WORK TO BE COMPLETED: What is needed is an exact reproduction of the lines from the one that contains "WK040289 polsstok duplantis" through the end of the data, both included and nothing else, with pictures omitted.

Extracted data entries
■ ■ ■ ■

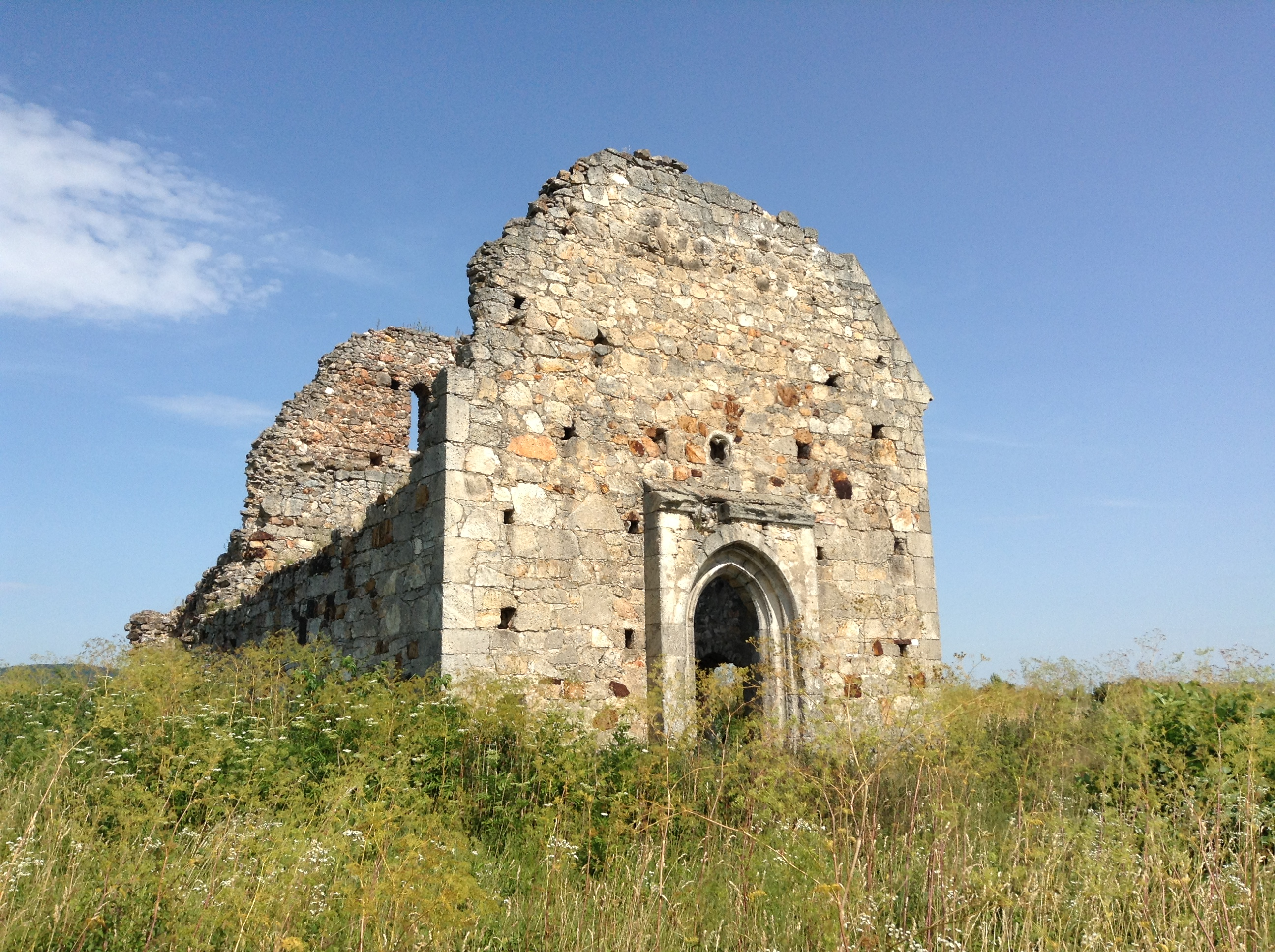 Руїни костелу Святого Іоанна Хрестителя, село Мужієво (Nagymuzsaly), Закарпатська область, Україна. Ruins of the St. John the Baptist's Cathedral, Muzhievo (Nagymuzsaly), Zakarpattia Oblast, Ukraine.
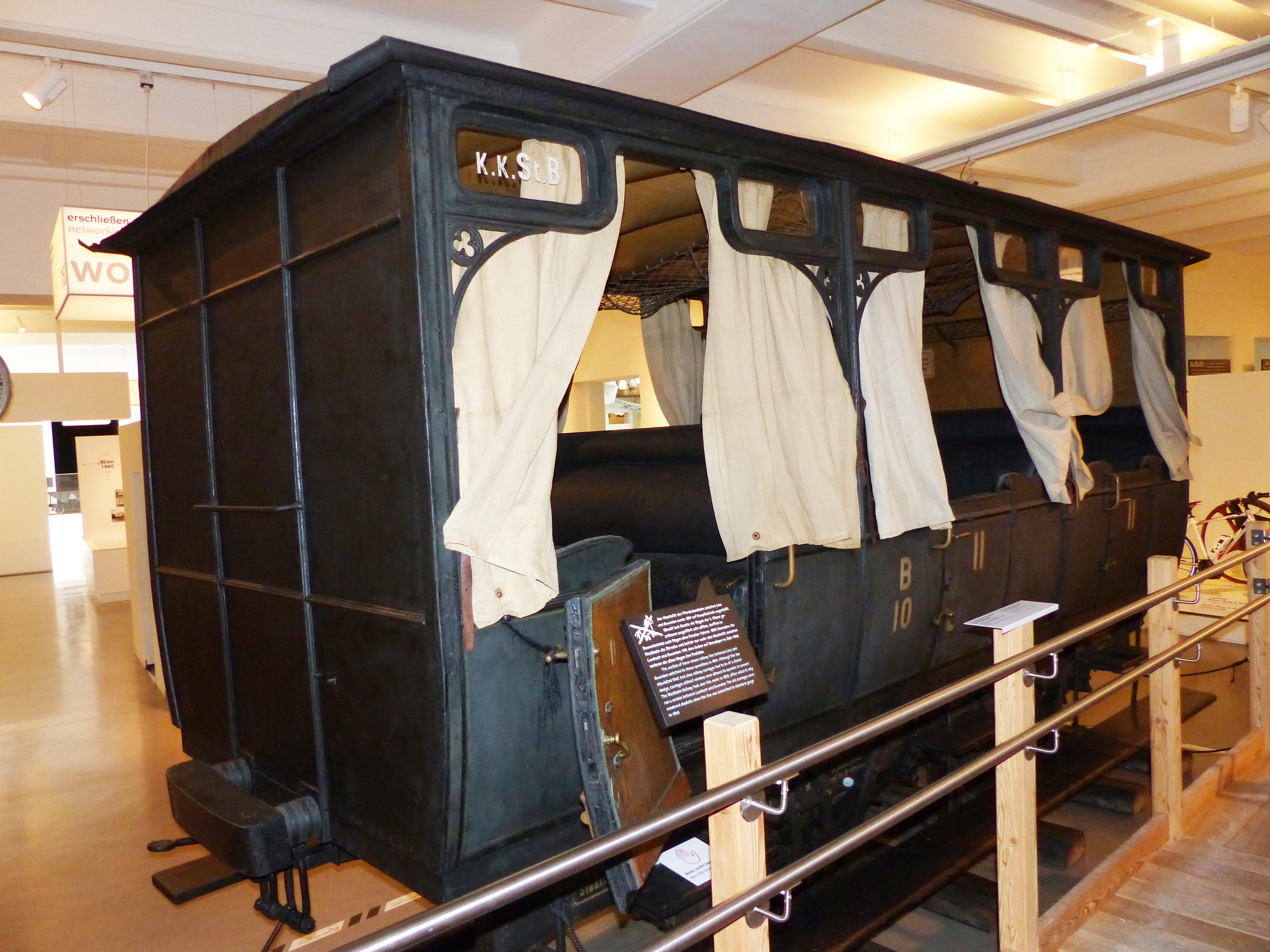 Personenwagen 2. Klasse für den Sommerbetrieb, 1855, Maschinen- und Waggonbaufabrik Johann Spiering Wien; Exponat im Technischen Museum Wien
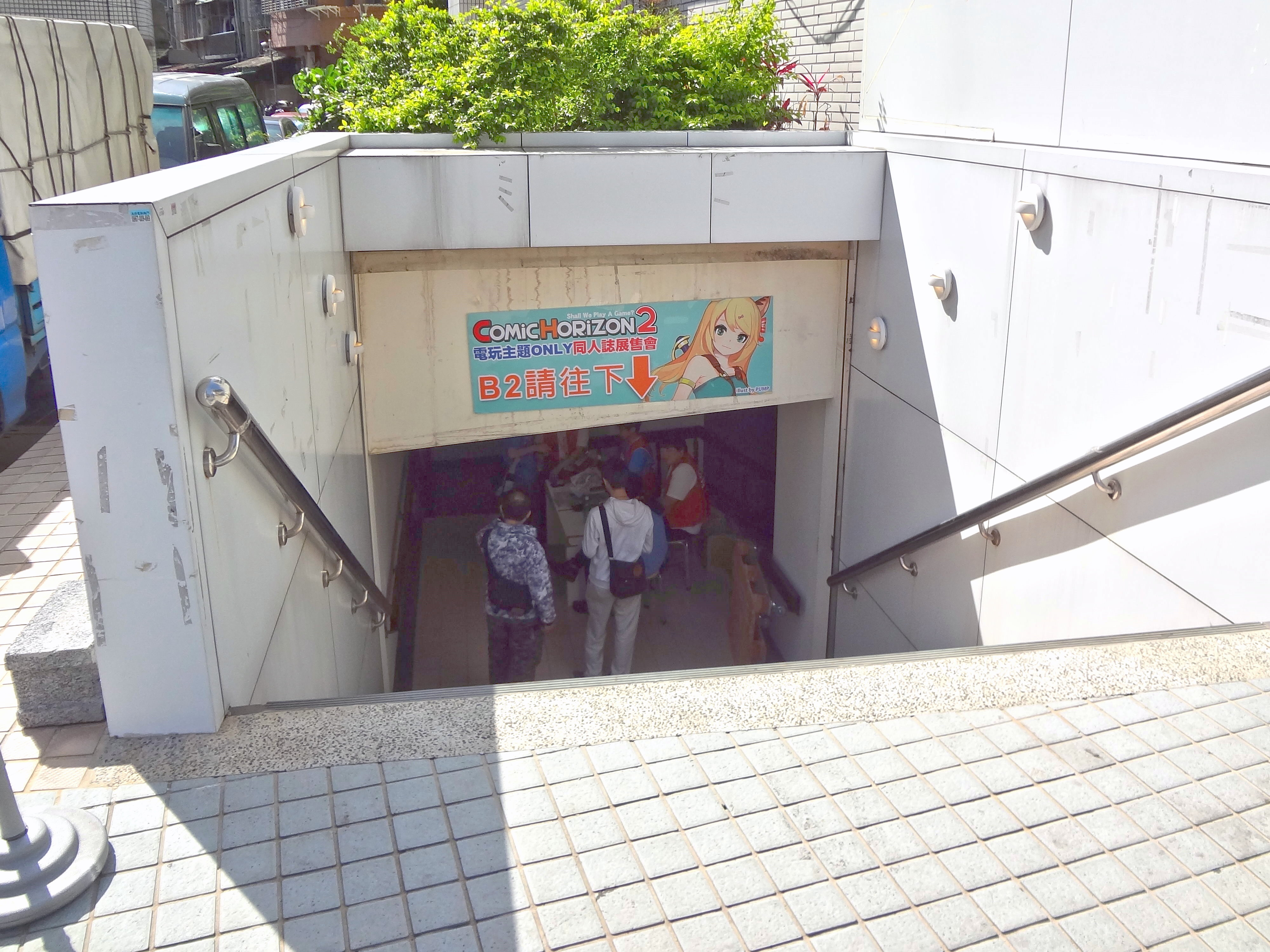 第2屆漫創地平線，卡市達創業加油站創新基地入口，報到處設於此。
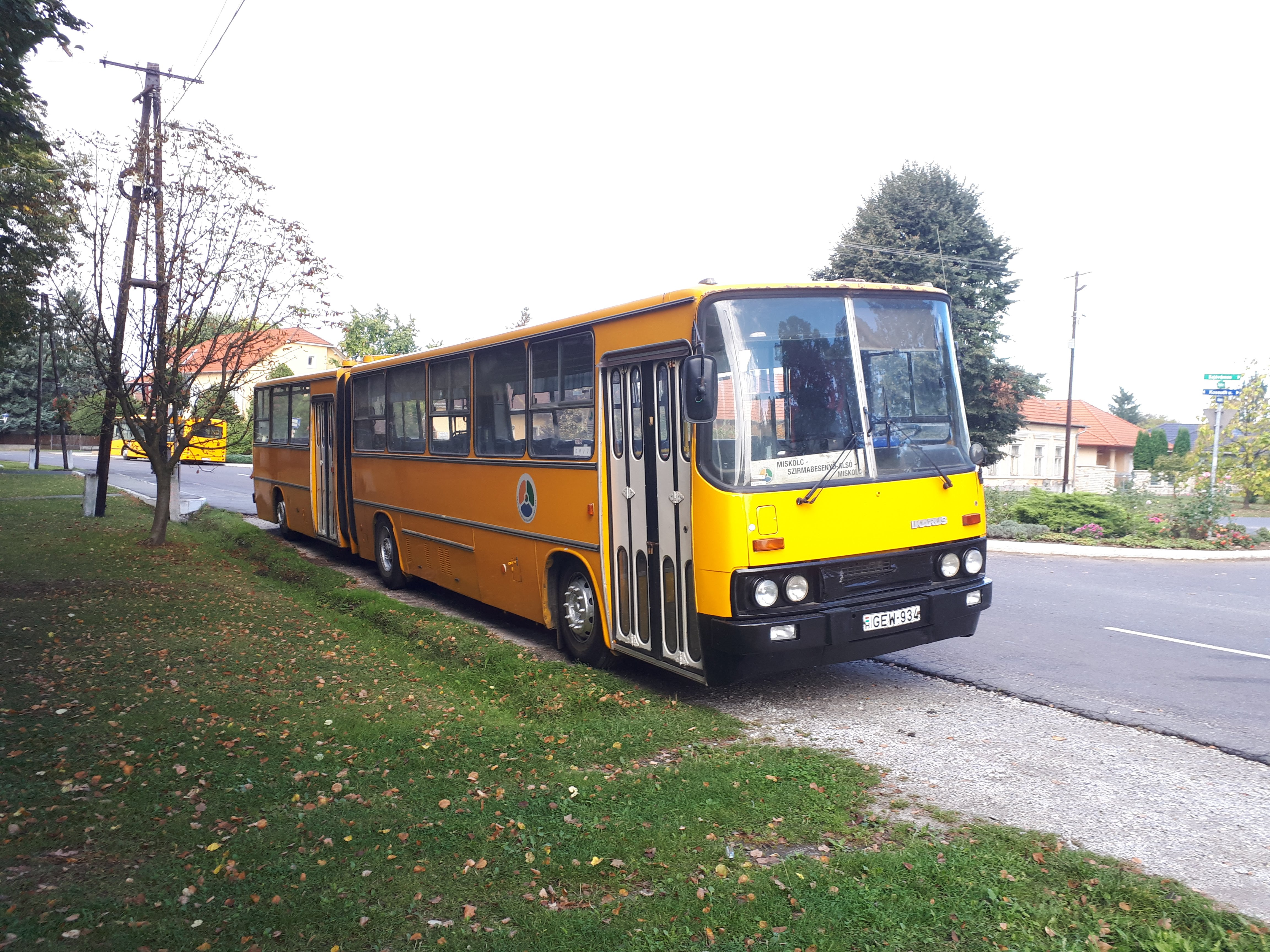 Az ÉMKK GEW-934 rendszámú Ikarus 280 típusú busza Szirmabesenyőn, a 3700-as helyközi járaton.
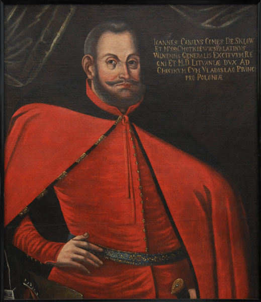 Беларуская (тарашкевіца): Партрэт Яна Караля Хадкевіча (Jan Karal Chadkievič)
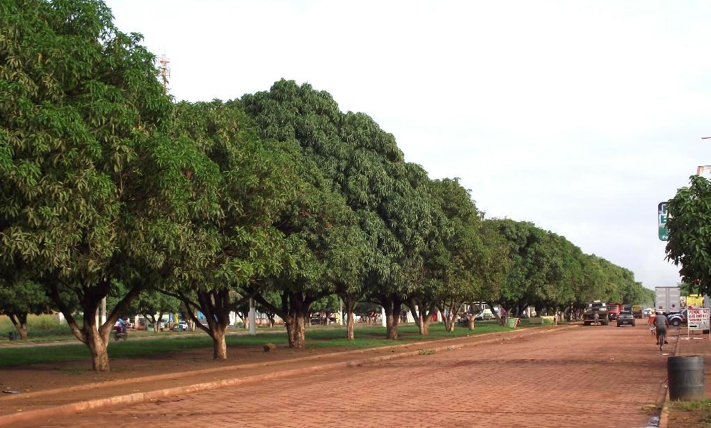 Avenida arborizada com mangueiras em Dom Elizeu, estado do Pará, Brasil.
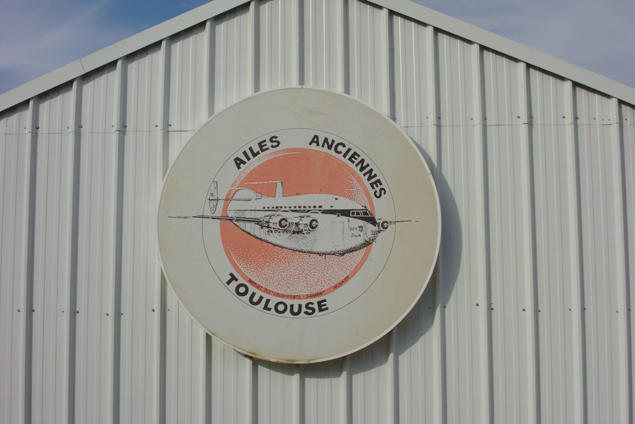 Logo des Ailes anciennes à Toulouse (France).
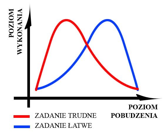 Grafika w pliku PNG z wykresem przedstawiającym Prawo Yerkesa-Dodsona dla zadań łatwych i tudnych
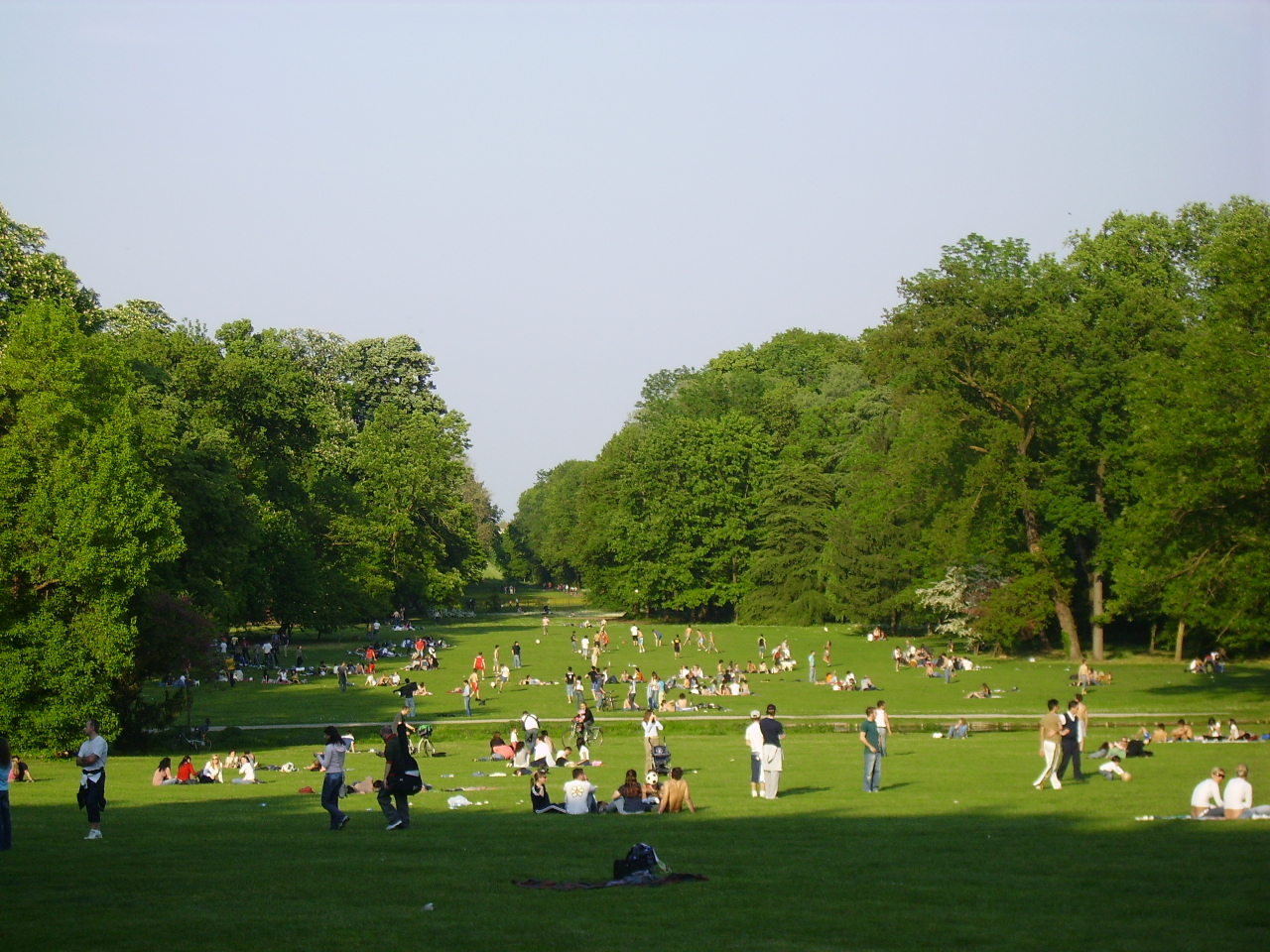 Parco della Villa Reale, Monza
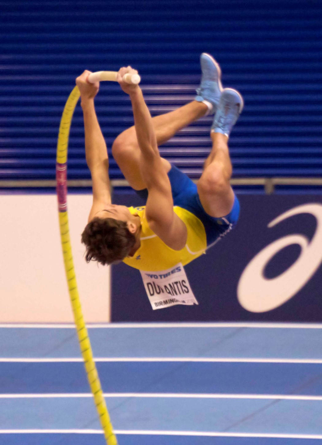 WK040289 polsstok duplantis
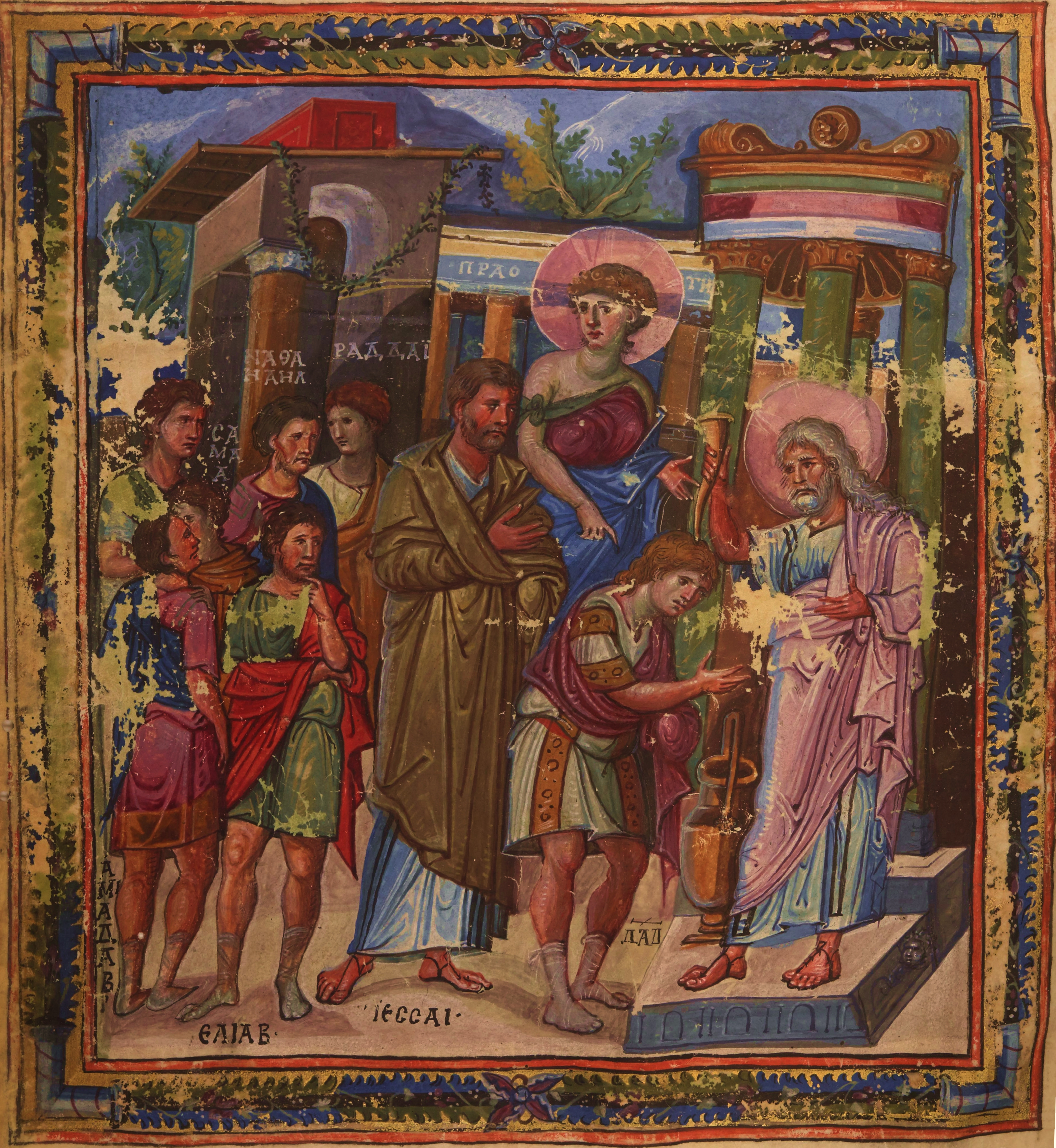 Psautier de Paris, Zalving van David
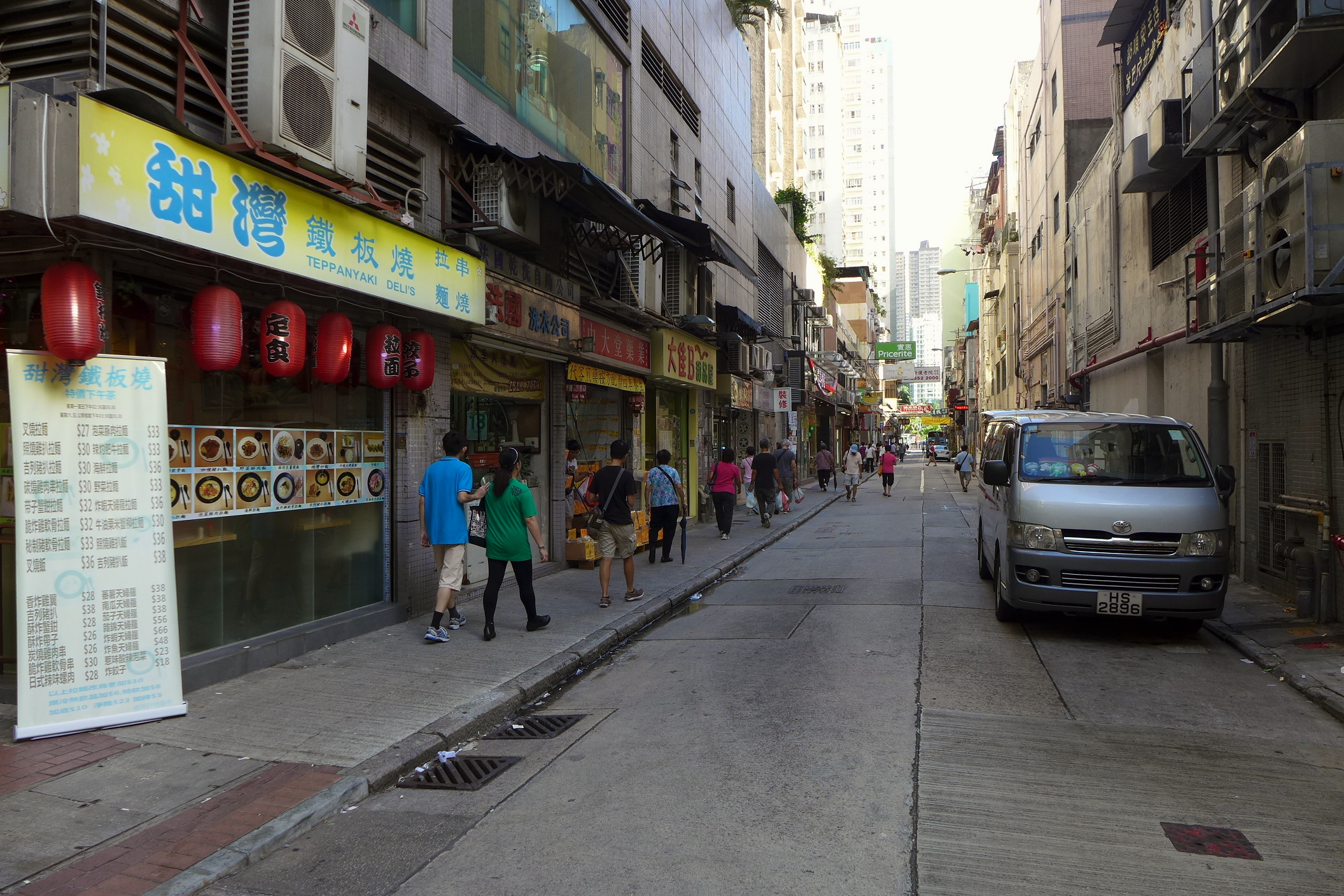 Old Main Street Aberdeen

■ ■ ■ ■

YOUR RESPONSE:
 WK040289 polsstok duplantis
 Psautier de Paris, Zalving van David
 Old Main Street Aberdeen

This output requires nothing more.